When this parameter is set, however, such errors will not cause the volume
to be marked as failed, instead merely the I/O itself will fail. Some people
may prefer this behavior because it always makes it clear which disk has the
more up-to-date data.

* iswraid_error_threshold:
Set to 10 by default. Iswraid counts read errors on each disk and if they
exceed this threshold, it marks the disk as failed. This could cause the
volumes containing the disk to become degraded or failed (depending on
RAID levels and other module load parameters). Setting this value to 0
disables checking the error counts on disks. The error counts are not
persistent.




                          Proc Filesystem

The iswraid driver can output information about the state of Intel RAID
arrays, disks and volumes through the /proc filesystem. Each /proc file
generated by iswraid has a header line starting with '#' and containing
space-separated field names. The following lines each correspond to
one object (array, disk or volume) being listed and their fields are
tab-separated. Each of these real data lines is also associated with an
implicit index (starting at 0) and the objects cross-reference each other
using these indices.

In order to query the iswraid arrays, do "cat /proc/iswraid/arrays". Here
is a sample output:

# family generation numdisks numvolumes disks volumes
3e37c9ab        78        2        2        0,2        0,1
3a57e490        74        2        2        1,3        2,3

The first field is the "array family number", which basically distinguishes
each array from any other. The second field is the "array generation number"
that shows how many times this array's metadata have been written out to its
disks. The next fields give the number of disks and volumes in the array,
respectively. The final two fields give comma-separated listings of
disks and volumes that this array contains. The disks and volumes
are given by their implicit indices in the disk and volume listings.

In order to query the disks, do "cat /proc/iswraid/disks". Here is a sample
output:

# major minor status errorcount array serial
8         0        0x13a         0         0        3JT3L0J2
8        16        0x13a         0         1        3JT3LCX6
8        32        0x13a         0         0        3JT3KXRX
8        48        0x13a         0         1        3JT3FX3X

The first two fields are the major and minor numbers of the block devices
corresponding to the disks. The status field is next (the status field
has many bits, not all of which are actually used by iswraid). Each
disk's error count follows. The next field shows which array the disk
belongs to, using the implicit array indices.
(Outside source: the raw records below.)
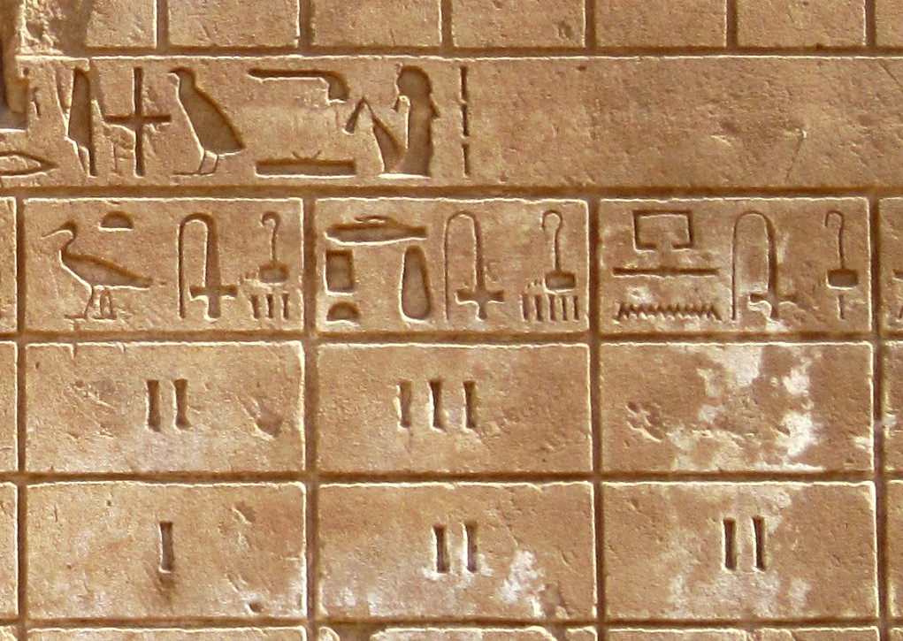 Relief (Schule) im Tempel von Karnak nördlich Luxor, Ägypten
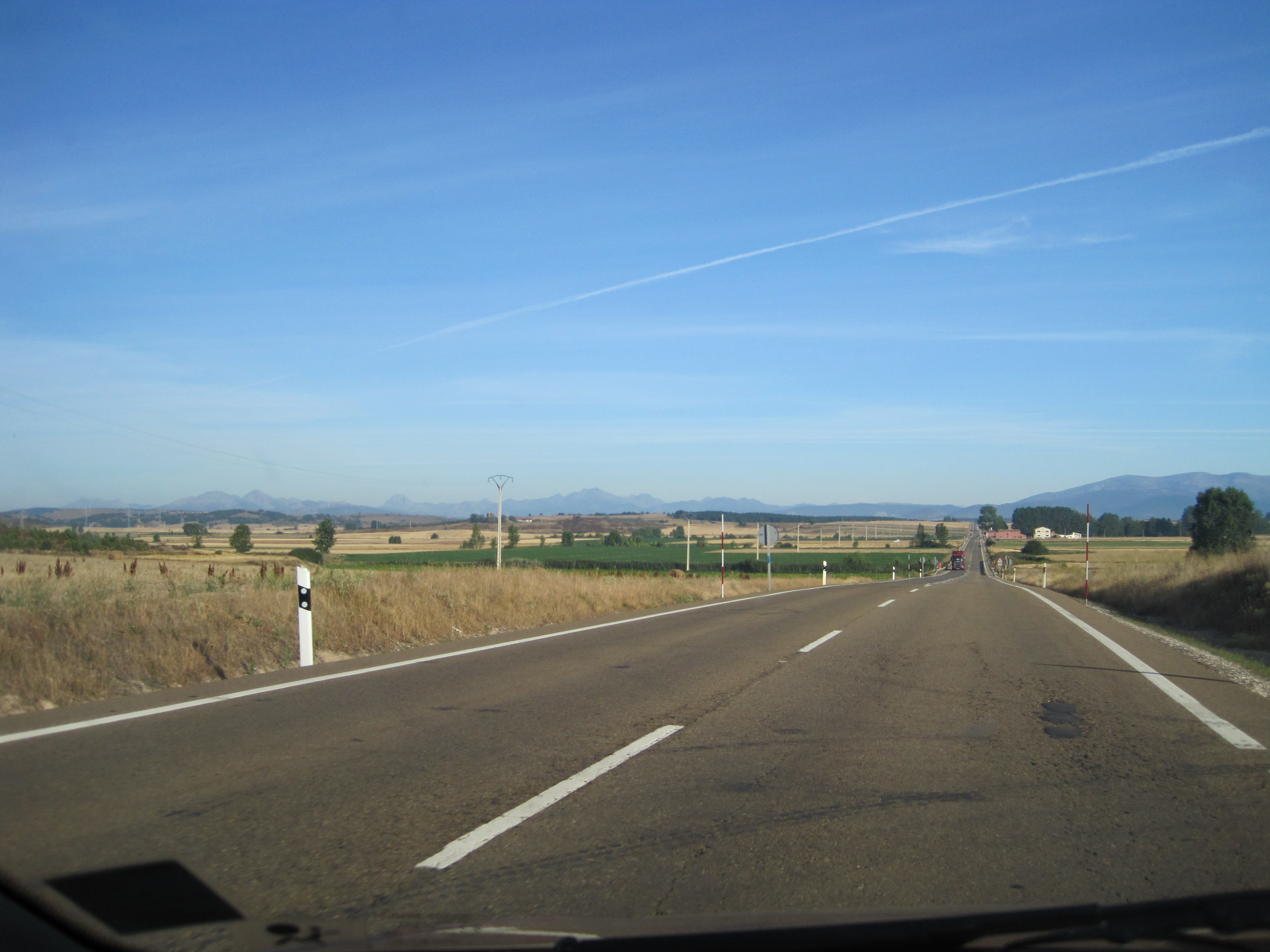 N-627 en la larga recta cerca de Aguilar.
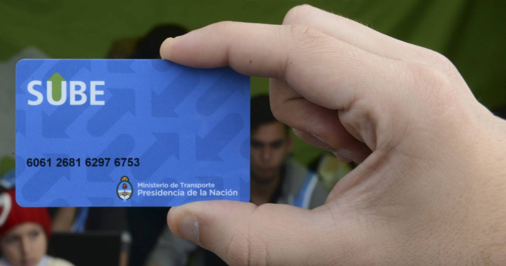 Una mano con la tarjeta Sube.
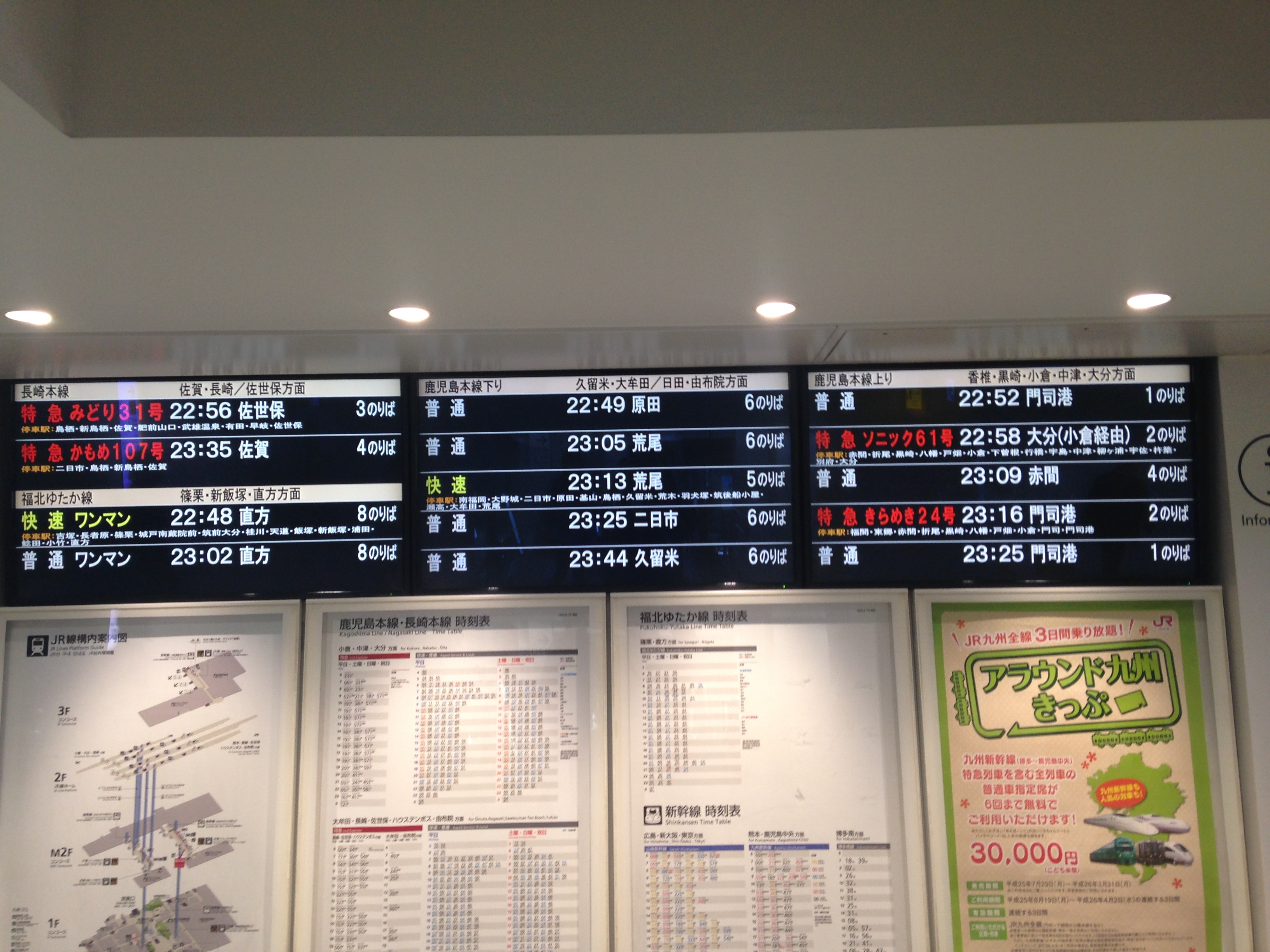 博多駅の電光掲示板
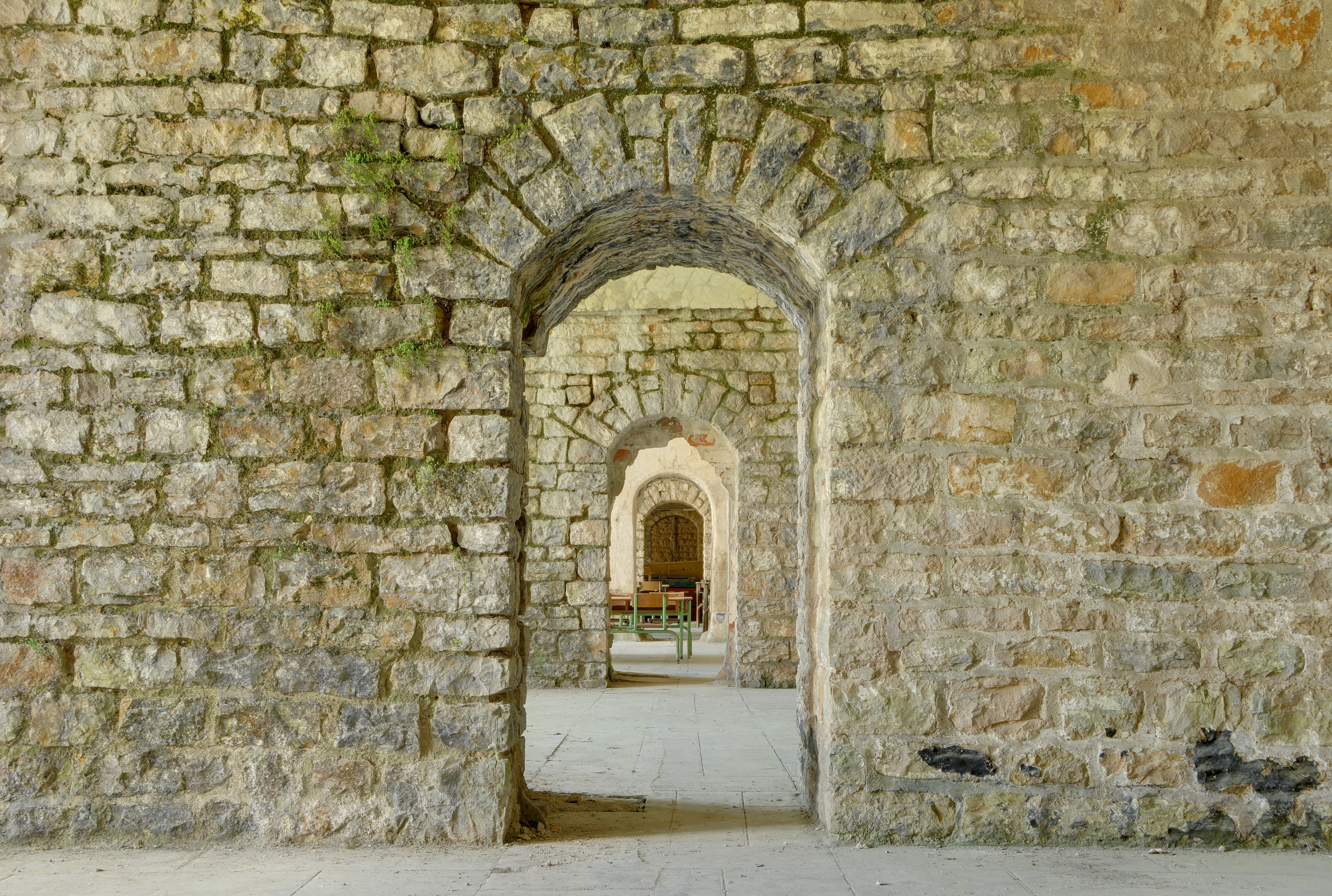 Fort des Basses Perches : dans les chambrées. Basses perches fortifications.

The last field gives each
disk's serial number (possibly altered by iswraid to strip spaces and
non-printable characters).

The likely most useful information comes from the volume listing, which
can be obtained by doing "cat /proc/iswraid/volumes". A sample output
looks like this:

# node state degradedbits refcnt raidlevel sectors blocksperstrip pbaoflba0 numdisks array disks serial
d0        0x0        0x0        0        0         104026112          8                 0        2        0        0,2        RAID_Volume0
--        0x1        0x0        0        1         104287744        256          52013056        2        0        0,2        RAID_Volume1
--        0x1        0x0        0        1         104026112        256                 0        2        1        1,3        RAID_Volume2
d1        0x0        0x0        0        0         104549888          8         104026112        2        1        1,3        RAID_Volume3

The very first field gives the ataraid device name that the volume corresponds
to. (Actually, the driver does not know the name, but if ataraid's device
nodes are created in the usual manner described above, the dX should be
accurate.) If the volume is in use, it will have an ataraid device
corresponding to it, and this field will show dX (where X is 0, 1, ...).
If the volume is disabled (this only happens if it is "a hopeless volume"
on iswraid startup), then it will not have a corresponding ataraid device
and this field will be "--". When a volume gets disabled, iswraid prints
the reason for this action, so you can check the kernel log.

The second field gives volume state, which is a bitfield; ideally no bits
should be set. The third field, degradedbits, is a bitfield identifying any
disks that are degraded (and thus not in use by RAID1 volumes). The next
field, refcnt gives the number of references to this volume (how many times
its block device has been opened). The RAID level (0 or 1), total sector
count and blocks per strip follow. The "physical block address" of volume's
"logical block address 0" tells where (in each of its constituent disks) the
volume begins. Next comes the number of disks the volume contains (which in
theory could be less than the number of disks in the array) and the implicit
array index. The next-to-last field is a comma-separated list of the disks
that the volume contains, using the indices that are implicit in the disk
listing. Please note that this order may be different from the order in
which the volume's array lists the disks. Finally, we have the "serial
number" (symbolic name) of the volume in the last field.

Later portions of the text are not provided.